Unusual Process Detected for Privileged Commands by a User

  1[metadata]
  2creation_date = "2025/02/18"
  3integration = ["pad", "endpoint", "sysmon_linux"]
  4maturity = "production"
  5updated_date = "2025/02/18"
  6min_stack_version = "8.18.0"
  7min_stack_comments = "New PAD integration only available starting at 8.18.0."
  8
  9[rule]
 10anomaly_threshold = 75
 11author = ["Elastic"]
 12description = """
 13A machine learning job has detected an unusual process run for privileged commands by a user, indicating potential privileged access activity.
 14"""
 15from = "now-1h"
 16interval = "15m"
 17license = "Elastic License v2"
 18machine_learning_job_id = "pad_linux_rare_process_executed_by_user"
 19name = "Unusual Process Detected for Privileged Commands by a User"
 20references = [
 21    "https://www.elastic.co/guide/en/security/current/prebuilt-ml-jobs.html",
 22    "https://docs.elastic.co/en/integrations/pad"
 23]
 24risk_score = 21
 25rule_id = "5eac16ab-6d4f-427b-9715-f33e1b745fc7"
 26setup = """## Setup
 27
 28The rule requires the Privileged Access Detection integration assets to be installed, as well as Linux logs collected by integrations such as Elastic Defend and Sysmon Linux.
 29
 30### Privileged Access Detection Setup
 31The Privileged Access Detection integration detects privileged access activity by identifying abnormalities in Windows, Linux and Okta events. Anomalies are detected using Elastic's Anomaly Detection feature.
 32
 33#### Prerequisite Requirements:
 34- Fleet is required for Privileged Access Detection.
 35- To configure Fleet Server refer to the [documentation](https://www.elastic.co/guide/en/fleet/current/fleet-server.html).
 36- Linux events collected by [Elastic Defend](https://docs.elastic.co/en/integrations/endpoint) or [Sysmon Linux](https://docs.elastic.co/en/integrations/sysmon_linux) integration.
 37- To install Elastic Defend, refer to the [documentation](https://www.elastic.co/guide/en/security/current/install-endpoint.html).

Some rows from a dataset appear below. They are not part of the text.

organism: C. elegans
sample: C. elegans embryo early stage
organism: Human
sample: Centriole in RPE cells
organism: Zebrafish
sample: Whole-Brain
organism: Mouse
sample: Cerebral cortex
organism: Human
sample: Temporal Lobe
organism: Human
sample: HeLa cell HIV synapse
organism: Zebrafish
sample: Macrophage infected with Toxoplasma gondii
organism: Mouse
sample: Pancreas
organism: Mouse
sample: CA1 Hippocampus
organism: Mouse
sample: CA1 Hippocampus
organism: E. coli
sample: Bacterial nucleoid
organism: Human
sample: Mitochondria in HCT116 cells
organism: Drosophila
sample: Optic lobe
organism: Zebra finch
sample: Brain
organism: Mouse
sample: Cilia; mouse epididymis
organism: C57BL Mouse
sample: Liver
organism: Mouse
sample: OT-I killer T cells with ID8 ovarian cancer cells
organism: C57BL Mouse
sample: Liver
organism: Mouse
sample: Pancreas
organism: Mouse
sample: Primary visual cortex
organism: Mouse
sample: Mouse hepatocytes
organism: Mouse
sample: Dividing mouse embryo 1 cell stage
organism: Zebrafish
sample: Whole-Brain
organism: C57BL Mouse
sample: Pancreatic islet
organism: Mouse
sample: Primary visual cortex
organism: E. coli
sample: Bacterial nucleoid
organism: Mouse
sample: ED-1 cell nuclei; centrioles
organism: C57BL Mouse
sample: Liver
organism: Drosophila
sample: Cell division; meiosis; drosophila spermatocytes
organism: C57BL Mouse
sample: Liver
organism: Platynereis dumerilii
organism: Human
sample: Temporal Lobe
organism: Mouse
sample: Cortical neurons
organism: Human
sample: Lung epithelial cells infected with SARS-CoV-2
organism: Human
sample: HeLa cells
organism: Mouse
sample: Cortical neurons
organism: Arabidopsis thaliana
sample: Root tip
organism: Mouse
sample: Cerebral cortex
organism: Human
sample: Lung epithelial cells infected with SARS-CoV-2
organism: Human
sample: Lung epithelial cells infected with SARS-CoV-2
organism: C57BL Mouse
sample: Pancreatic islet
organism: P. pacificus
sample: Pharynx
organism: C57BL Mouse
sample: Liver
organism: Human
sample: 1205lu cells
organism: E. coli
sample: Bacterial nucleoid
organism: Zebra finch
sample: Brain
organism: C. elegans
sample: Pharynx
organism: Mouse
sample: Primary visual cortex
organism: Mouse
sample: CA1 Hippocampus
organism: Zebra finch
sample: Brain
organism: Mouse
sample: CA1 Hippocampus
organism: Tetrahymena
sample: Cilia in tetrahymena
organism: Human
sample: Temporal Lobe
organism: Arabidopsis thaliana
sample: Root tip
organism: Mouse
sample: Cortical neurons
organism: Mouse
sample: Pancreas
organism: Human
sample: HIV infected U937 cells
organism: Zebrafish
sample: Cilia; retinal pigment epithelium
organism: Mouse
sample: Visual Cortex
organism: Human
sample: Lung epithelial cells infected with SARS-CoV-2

 38- To add Sysmon Linux integration to an Elastic Agent policy, refer to [this](https://www.elastic.co/guide/en/fleet/current/add-integration-to-policy.html) guide.
 39
 40#### The following steps should be executed to install assets associated with the Privileged Access Detection integration:
 41- Go to the Kibana homepage. Under Management, click Integrations.

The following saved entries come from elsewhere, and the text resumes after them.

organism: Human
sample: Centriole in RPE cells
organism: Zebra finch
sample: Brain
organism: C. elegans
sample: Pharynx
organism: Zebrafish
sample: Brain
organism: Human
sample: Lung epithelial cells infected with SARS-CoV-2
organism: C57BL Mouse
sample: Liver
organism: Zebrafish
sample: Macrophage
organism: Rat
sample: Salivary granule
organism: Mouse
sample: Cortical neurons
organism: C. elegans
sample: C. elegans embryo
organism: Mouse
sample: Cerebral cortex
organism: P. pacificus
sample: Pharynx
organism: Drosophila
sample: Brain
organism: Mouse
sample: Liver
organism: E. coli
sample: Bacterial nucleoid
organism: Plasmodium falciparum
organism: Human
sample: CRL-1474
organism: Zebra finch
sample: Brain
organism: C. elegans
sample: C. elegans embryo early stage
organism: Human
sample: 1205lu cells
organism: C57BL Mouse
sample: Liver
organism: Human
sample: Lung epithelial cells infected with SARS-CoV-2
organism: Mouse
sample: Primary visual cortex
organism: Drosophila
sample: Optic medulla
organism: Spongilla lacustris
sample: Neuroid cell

 42- In the query bar, search for Privileged Access Detection and select the integration to see more details about it.
 43- Follow the instructions under the **Installation** section.
 44- For this rule to work, complete the instructions through **Add preconfigured anomaly detection jobs**.
 45"""
 46severity = "low"
 47tags = [
 48    "Use Case: Privileged Access Detection",
 49    "Rule Type: ML",
 50    "Rule Type: Machine Learning",
 51    "Tactic: Privilege Escalation",
 52    "Resources: Investigation Guide"
 53]
 54type = "machine_learning"
 55note = """## Triage and analysis
 56
 57> **Disclaimer**:
 58> This investigation guide was created using generative AI technology and has been reviewed to improve its accuracy and relevance. While every effort has been made to ensure its quality, we recommend validating the content and adapting it to suit your specific environment and operational needs.
 59
 60### Investigating Unusual Process Detected for Privileged Commands by a User
 61
 62Machine learning models are employed to identify anomalies in process execution, particularly those involving privileged commands. Adversaries may exploit legitimate user accounts to execute unauthorized privileged actions, aiming for privilege escalation. This detection rule leverages ML to flag atypical processes, indicating potential misuse of elevated access, thus aiding in early threat identification.
 63
 64### Possible investigation steps
 65
 66- Review the specific user account associated with the alert to determine if the account has a history of executing privileged commands or if this is an anomaly.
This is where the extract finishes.